• Exercise instructions:
Identify the line that contains "86.404 | 90.593 |" in the material. Output it and every line after it, unchanged, through the end.

• Extracted entries:
- - - - - - -
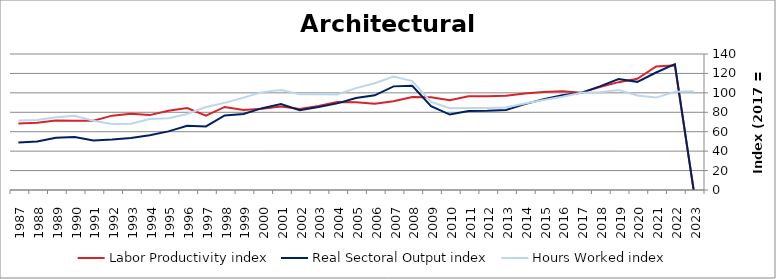
| Category | Labor Productivity index | Real Sectoral Output index | Hours Worked index |
|---|---|---|---|
| 2023.0 | 0 | 0 | 101.769 |
| 2022.0 | 128.285 | 129.607 | 101.031 |
| 2021.0 | 127.141 | 120.956 | 95.135 |
| 2020.0 | 114.538 | 111.336 | 97.204 |
| 2019.0 | 111.019 | 114.235 | 102.897 |
| 2018.0 | 106.037 | 106.728 | 100.652 |
| 2017.0 | 100 | 100 | 100 |
| 2016.0 | 101.564 | 97.592 | 96.089 |
| 2015.0 | 100.812 | 93.49 | 92.738 |
| 2014.0 | 99.221 | 88.399 | 89.093 |
| 2013.0 | 97.03 | 82.363 | 84.884 |
| 2012.0 | 96.592 | 81.617 | 84.496 |
| 2011.0 | 96.418 | 81.404 | 84.429 |
| 2010.0 | 92.346 | 77.659 | 84.095 |
| 2009.0 | 95.376 | 86.404 | 90.593 |
| 2008.0 | 95.717 | 107.328 | 112.131 |
| 2007.0 | 91.347 | 106.677 | 116.783 |
| 2006.0 | 88.67 | 97.489 | 109.945 |
| 2005.0 | 90.275 | 94.662 | 104.86 |
| 2004.0 | 90.661 | 89.17 | 98.355 |
| 2003.0 | 86.553 | 85.358 | 98.619 |
| 2002.0 | 83.316 | 82.052 | 98.483 |
| 2001.0 | 85.974 | 88.422 | 102.847 |
| 2000.0 | 83.61 | 84.247 | 100.763 |
| 1999.0 | 82.317 | 78.293 | 95.112 |
| 1998.0 | 85.506 | 76.681 | 89.679 |
| 1997.0 | 76.566 | 65.456 | 85.489 |
| 1996.0 | 84.416 | 66.101 | 78.304 |
| 1995.0 | 81.631 | 60.36 | 73.943 |
| 1994.0 | 77.098 | 56.257 | 72.968 |
| 1993.0 | 78.518 | 53.506 | 68.144 |
| 1992.0 | 76.53 | 51.918 | 67.84 |
| 1991.0 | 71.376 | 50.887 | 71.295 |
| 1990.0 | 71.309 | 54.51 | 76.443 |
| 1989.0 | 71.644 | 53.666 | 74.907 |
| 1988.0 | 69.124 | 49.858 | 72.128 |
| 1987.0 | 68.49 | 48.939 | 71.455 |
- - - - - - -
• Reply:
| 2009.0 | 95.376 | 86.404 | 90.593 |
| 2008.0 | 95.717 | 107.328 | 112.131 |
| 2007.0 | 91.347 | 106.677 | 116.783 |
| 2006.0 | 88.67 | 97.489 | 109.945 |
| 2005.0 | 90.275 | 94.662 | 104.86 |
| 2004.0 | 90.661 | 89.17 | 98.355 |
| 2003.0 | 86.553 | 85.358 | 98.619 |
| 2002.0 | 83.316 | 82.052 | 98.483 |
| 2001.0 | 85.974 | 88.422 | 102.847 |
| 2000.0 | 83.61 | 84.247 | 100.763 |
| 1999.0 | 82.317 | 78.293 | 95.112 |
| 1998.0 | 85.506 | 76.681 | 89.679 |
| 1997.0 | 76.566 | 65.456 | 85.489 |
| 1996.0 | 84.416 | 66.101 | 78.304 |
| 1995.0 | 81.631 | 60.36 | 73.943 |
| 1994.0 | 77.098 | 56.257 | 72.968 |
| 1993.0 | 78.518 | 53.506 | 68.144 |
| 1992.0 | 76.53 | 51.918 | 67.84 |
| 1991.0 | 71.376 | 50.887 | 71.295 |
| 1990.0 | 71.309 | 54.51 | 76.443 |
| 1989.0 | 71.644 | 53.666 | 74.907 |
| 1988.0 | 69.124 | 49.858 | 72.128 |
| 1987.0 | 68.49 | 48.939 | 71.455 |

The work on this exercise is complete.